There are two differences to note here.
std::vector<std::list<vertex>> is what is known as an "adjacency list", and std::map<vertex, std::set<vertex>> is known as a an "adjacency set", with the added difference that there is hashing of the vertex array index using a map instead of a vector. I'll talk about the first difference first (that is, list<vertex> vs set<vertex>).
The first implementation is basically an array of linked lists, where each linked list gives all the vertices adjacent a vertex. The second implementation is an ordered map mapping each vertex to a set of adjacent vertices.
Comparison of Adjacency List vs Adjacency Set order of growth:
Space: (E + V) vs (E + V)
Add Edge: 1 vs log V
Check Adjacency: (degree of vertex checked) vs log V
Iterating through Neighbours of a vertex: (degree of vertex checked) vs (log V + degree of vertex checked)
... where E is the number of edges and V the number of vertices, and degree of a vertex is the number of edges connected to it. (I'm using the language of an undirected graph but you can reason similarly for directed graphs). So if you have a very dense graph (each vertex has lots of edges, i.e. high degree) then you want to use adjacency sets.
Regarding the use of map vs vector: insert and erase are O(N) for vector and O(log N) for map. However lookup is O(1) for vector and O(log N) for map. Depending on your purposes you might use one over the other. Though you should note that there are cache optimizations and such when you use a contiguous memory space (as vector does). I don't know much about that however, but there are other answers that mention it: vector or map, which one to use?

Related

Deleting edges in a graph stored as adjacency list

I am trying to implement an algorithm for finding an Eulerian path in undirected graph stored as adjacency list.
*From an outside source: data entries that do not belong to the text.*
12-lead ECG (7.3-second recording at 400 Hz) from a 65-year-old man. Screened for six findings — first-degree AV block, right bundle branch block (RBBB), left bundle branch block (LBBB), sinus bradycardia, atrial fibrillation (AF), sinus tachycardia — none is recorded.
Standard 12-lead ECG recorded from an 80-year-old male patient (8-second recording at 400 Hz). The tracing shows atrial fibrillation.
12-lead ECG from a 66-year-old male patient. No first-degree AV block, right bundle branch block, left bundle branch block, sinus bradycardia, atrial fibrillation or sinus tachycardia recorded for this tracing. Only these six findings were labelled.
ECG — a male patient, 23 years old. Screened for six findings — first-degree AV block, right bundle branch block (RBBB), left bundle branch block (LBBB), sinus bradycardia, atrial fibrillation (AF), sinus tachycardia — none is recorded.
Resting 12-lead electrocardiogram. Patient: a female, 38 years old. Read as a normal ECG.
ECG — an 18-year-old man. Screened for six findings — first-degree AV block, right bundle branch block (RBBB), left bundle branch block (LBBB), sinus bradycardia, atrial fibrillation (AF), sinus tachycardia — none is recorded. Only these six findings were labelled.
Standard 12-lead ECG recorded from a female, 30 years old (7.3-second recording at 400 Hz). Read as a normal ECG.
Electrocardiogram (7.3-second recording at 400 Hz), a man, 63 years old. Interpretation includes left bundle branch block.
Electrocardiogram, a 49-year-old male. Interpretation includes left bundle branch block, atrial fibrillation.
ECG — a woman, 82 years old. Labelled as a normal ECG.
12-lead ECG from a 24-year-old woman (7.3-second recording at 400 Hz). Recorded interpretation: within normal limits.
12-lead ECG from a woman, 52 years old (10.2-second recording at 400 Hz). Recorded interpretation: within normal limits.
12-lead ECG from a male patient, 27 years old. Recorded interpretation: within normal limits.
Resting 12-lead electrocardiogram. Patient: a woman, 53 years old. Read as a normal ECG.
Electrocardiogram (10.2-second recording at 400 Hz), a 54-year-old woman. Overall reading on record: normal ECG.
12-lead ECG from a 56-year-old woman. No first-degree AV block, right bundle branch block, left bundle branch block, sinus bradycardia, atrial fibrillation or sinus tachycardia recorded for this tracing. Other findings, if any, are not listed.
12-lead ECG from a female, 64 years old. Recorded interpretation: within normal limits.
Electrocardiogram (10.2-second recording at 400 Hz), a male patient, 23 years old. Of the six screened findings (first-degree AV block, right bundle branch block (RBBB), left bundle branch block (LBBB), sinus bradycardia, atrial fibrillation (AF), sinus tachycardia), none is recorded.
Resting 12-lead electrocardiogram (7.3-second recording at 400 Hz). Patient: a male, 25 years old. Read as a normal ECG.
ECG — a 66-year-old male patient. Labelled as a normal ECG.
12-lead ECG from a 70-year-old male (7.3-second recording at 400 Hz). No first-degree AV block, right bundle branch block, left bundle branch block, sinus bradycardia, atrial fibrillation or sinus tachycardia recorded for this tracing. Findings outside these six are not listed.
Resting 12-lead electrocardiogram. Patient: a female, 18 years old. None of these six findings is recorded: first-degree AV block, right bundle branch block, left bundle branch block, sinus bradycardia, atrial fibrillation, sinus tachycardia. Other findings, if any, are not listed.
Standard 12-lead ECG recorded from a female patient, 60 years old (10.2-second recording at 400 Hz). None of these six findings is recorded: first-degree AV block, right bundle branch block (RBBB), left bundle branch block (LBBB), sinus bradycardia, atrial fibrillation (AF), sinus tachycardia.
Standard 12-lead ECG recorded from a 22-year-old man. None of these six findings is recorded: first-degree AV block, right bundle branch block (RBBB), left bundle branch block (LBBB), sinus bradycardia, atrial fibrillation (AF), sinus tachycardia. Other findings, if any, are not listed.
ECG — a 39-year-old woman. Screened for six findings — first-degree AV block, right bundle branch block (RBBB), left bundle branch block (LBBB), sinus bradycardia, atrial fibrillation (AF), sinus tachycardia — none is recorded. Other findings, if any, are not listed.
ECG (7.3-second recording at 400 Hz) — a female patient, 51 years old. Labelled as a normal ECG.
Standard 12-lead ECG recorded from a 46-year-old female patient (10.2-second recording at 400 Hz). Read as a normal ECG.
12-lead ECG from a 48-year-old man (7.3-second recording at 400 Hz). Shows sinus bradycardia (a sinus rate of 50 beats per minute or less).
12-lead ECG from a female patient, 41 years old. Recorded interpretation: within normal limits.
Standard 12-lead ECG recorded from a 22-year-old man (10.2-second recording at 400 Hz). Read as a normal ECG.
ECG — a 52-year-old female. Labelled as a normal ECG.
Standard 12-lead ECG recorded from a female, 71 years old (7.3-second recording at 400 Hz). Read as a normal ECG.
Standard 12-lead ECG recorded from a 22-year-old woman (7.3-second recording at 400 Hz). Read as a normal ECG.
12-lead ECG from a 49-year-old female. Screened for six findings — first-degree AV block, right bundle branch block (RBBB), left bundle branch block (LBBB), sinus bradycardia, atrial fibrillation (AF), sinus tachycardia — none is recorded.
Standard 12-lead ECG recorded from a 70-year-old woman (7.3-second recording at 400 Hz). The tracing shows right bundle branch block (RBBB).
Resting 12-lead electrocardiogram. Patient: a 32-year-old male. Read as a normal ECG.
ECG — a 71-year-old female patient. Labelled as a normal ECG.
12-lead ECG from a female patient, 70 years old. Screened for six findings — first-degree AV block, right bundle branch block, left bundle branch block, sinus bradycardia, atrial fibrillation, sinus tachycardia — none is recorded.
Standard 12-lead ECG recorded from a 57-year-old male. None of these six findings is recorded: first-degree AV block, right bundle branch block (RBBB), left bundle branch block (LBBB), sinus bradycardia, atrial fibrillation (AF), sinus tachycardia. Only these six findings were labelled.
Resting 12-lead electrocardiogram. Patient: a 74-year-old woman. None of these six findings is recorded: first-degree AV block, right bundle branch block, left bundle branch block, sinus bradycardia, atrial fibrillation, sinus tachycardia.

I need a fast way(linear time) to remove an edge from the graph.
My initial idea was to use something like
vector<list<pair<Vertex, List<Vertex>::iterator>>> Graph
so when I delete the edge in one direction I will have a fast way to delete it in the oposite direction using the iterator to the place where it is stored for the reverse direction. However several sources claim that those iterators won't be valid anymore, because as I start deleting items the pointer structure will become different and those iterators won't point to the right elements anymore.
My question is, is there a way to achieve deleting an edge in O(1) time using adjacency lists or is there a way to mark the edge somehow, so when I am in the adjacent vertex I will know for sure that the edge in the oposite direction was traversed. Thanks in advance.
I need a fast way(linear time) to remove an edge from the graph.
It's possible, but you have to change your graph representation, because of problems you have described.
Approach 1 -- guaranteed O(logE) complexity
Just use std::set instead of std::list:
std::vector<std::set<int>> Graph;
This allows to traverse & process all adjacent nodes in the same manner:
// adj is your graph,
// v is current vertex
for (auto &w : adj[v]) {
// process edge [v, w]
}
But you can remove opposite edge in O(logE):
// remove [v,w] and [w,v]
adj[v].erase(w);
adj[w].erase(v);
Approach 2 -- average O(1), worst case O(E)
Constant time complexity is possible with std::unordered_set, but only on average:
std::vector<std::unordered_set<int>> Graph;
Traversing and erasing patterns stay the same, but personally I would prefer approach 1.

What is the best data structure to represent a multigraph using STL in C++?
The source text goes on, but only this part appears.